'Engineer-in-Chief or E-in-C', is a Colonel Commandant of the Pakistan Army Corps of Engineers, Frontier Works Organisation and the Military Engineering Services of Pakistan. In the Pakistan Army, the Engineer-in-Chief is a chief engineer and topographer of the Army and currently holds the rank of Lieutenant General, advises the Pakistan Army in matters of science, engineering, and technology.

Lt Gen Kashif Nazir  is current E-in-C of Pakistan Army Corps of Engineers, Military Engineering Service, and Frontier Works Organisation.

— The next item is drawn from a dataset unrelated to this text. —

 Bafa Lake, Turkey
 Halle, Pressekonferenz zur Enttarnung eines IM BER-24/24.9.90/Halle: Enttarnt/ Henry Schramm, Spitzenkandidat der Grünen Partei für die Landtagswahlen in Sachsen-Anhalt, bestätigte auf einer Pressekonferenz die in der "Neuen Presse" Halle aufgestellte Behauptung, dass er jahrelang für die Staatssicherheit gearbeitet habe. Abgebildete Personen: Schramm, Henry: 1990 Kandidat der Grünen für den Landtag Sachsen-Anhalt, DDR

The Engineer-in-Chief commands the Corps of Engineers, Pakistan Army and other military engineering and maintenance corps of the Army. As a senior commander and senior staff officer at the Army General Headquarters (GHQ), the Engineer-in-Chief advises the Army on science and engineering matters and serves as the Army's topographer.

The E-in-C also serves as the proponent for real estate and other science and engineering programs of the Army. As commander of the Pakistan Army Corps of Engineers, the Engineer-in-Chief leads a major Army Engineering command in civil and military infrastructure programs. This office defines policy and guidance and plans direction for the organizations within the Corps.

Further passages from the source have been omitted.